I’ll Be Around Review

Deep breath and … there’s no missing the outrageous ambition behind whatever Mike Cuenca‘s latest effort is, I’ll Be Around a deceptively meandering hodgepodge of dozens upon dozens of people collectively converging on a post-punk music festival having scattered conversations and commentary on life, music, misery, sex, dating, drugs, fame, art, friendship, social hysteria, and, well, you name it. It’s two hours and three minutes of “what am I watching?” made on a budget just large enough to buy a new pair of shoes. It’s got no point you’ll most likely take away from it though there are those who will most assuredly believe it has all the points. I think I’m in the middle swimming to an unfamiliar shore.

Okay, that out of my system … there is a larger message, that dreams are easy to have but nearly impossible to make come true, most of these 30-something musical artists and such wanna-be’s struggling to get any kind of attention and hoping a spot at the festival will do the trick. The story follows the last full day before the event as bunches of bands, singers, fans, and holdouts collide in the streets inside and outside telling their side of the fight in a kind of patchwork assembly line of odd characters and odder complexities. You never really know any of them but you understand their situations.

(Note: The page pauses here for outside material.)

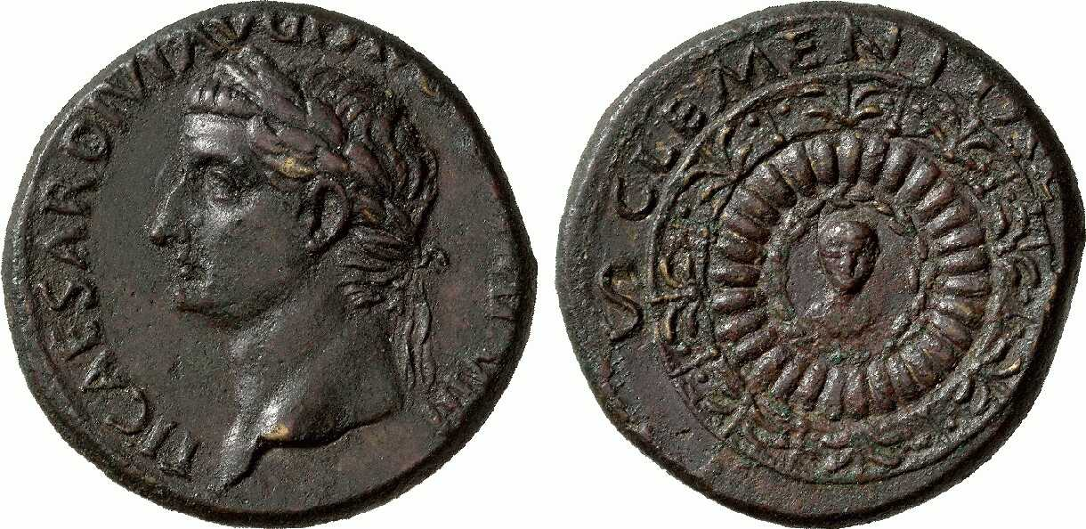 Dupondius, 34 - 35. TI · CAESAR · DIVI · AVG · F · AVGVST · IMP · VIII. Kopf des Tiberius mit Lorbeerkranz links. Rs: CLEMENTIAE / S - [C]. Runder Ehrenschild, im Zentrum eine drapierte, männliche Büste mit Lorbeerkranz en face, umgeben von einem Lorbeerkranz; darauf folgt ein Ring aus wulstartigen Erhebungen, während der äußere Rand mit Strich-, Punkt- und Palmettenmustern verziert ist. RIC 38. C. 4. BMC 85. CBN 127 (stempelgleich). MIR 46-5. 15,88 g. Selten. Feines Portrait, dunkle, rotbraune Patina mit kleinen Auflagen, vorzüglich. Aus D. Helbing Nachf., Auktion 49 (22. März 1926, München), Nr. 197, und aus Slg. W. Niggeler, Bank Leu AG - Münzen und Medaillen AG, Auktion 2. / 3. November 1967 (Basel), Nr. 1082, und aus Münzen und Medaillen AG, Auktion 52 (19. / 20. Juni 1975, Basel), Nr. 557.

It’s maddening at first as the film jumps from person to person, group to group in an opening high-speed salvo that sort of introduces us to the myriad faces we’ll revisit over and over again for the duration, and a few stand out, as their threads eventually find some connection. It’s rigidly purposeful in its absurdity, which admittedly, given some time, becomes its driving charm, the guerilla film style and machine gun pace eventually loading the experience with a kind of unhinged investment. It’s like an old goofy MTV reality show clinging to its inflexible formula but updated for the modern anxiety-riddled crowd. No one seems real but all feel somewhat identifiable.

Clearly, this is a project for a certain kind of people, and there are faces and names these people will recognize more than others, not to mention the lifestyle and desires all of it shines a light on (or douses in darkness). Cuenca doesn’t flinch in painting the hardships and consequences of success and failure as much as the hopes and aspirations, but the film is so scattershot in its presentation, it’s hard to stay affected by any of it. That’s not even getting to the overall overdrawn performances of most of the cast who keep this ten steps from anything authentic. And because everyone is like that, I suspect this was a conscious choice.

So, that all said, which really ought to be read as wholesale subjective information dumping, I’ll Be Around is a unique work and Cuenca is looking to take his audience on a journey rather than tell a cohesive story, not so much trying to break the rules but simply avoiding them. In fact, if there’s anything that does it right, it’s Cuenca’s direction and restraint in delivering a film that wants nothing to do with restraint. He concentrates on the characters instead of the world they live in, allowing them to shape our interpretation of it rather than loads of exploitive imagery that might distract. This is a film that demands you wait for a payoff, like looking at a spilled box of puzzle pieces and trying to discern what it is from a single glance. Not possible. You need time and a little effort. That’s I’ll Be Around.